Source material:

☆ ☆ ☆ ☆

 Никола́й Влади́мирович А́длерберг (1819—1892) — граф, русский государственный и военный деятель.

☆ ☆ ☆ ☆

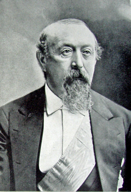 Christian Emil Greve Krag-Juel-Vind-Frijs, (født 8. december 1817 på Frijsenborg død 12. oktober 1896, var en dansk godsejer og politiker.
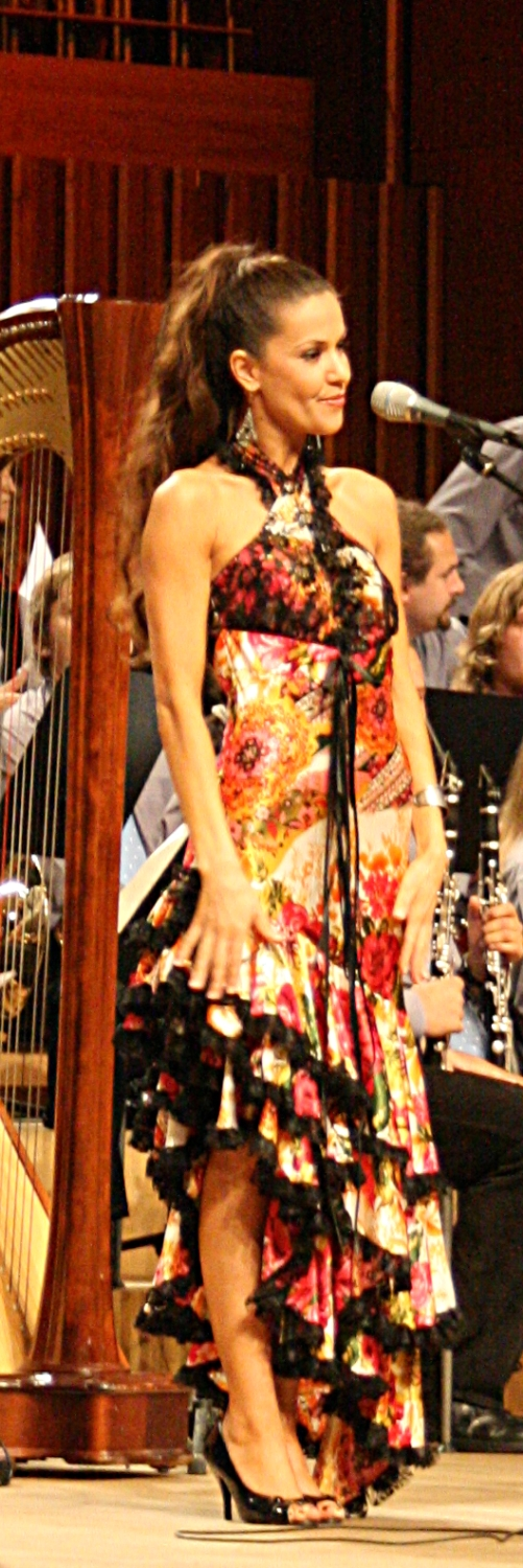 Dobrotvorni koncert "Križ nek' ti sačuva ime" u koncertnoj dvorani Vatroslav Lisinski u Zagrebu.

☆ ☆ ☆ ☆

Please set down, exactly and with no pictures, the lines in the entries above starting at the one holding "Christian Emil Greve" and ending at the one holding "Lisinski u Zagrebu.", ends included.

 Christian Emil Greve Krag-Juel-Vind-Frijs, (født 8. december 1817 på Frijsenborg død 12. oktober 1896, var en dansk godsejer og politiker.
 Dobrotvorni koncert "Križ nek' ti sačuva ime" u koncertnoj dvorani Vatroslav Lisinski u Zagrebu.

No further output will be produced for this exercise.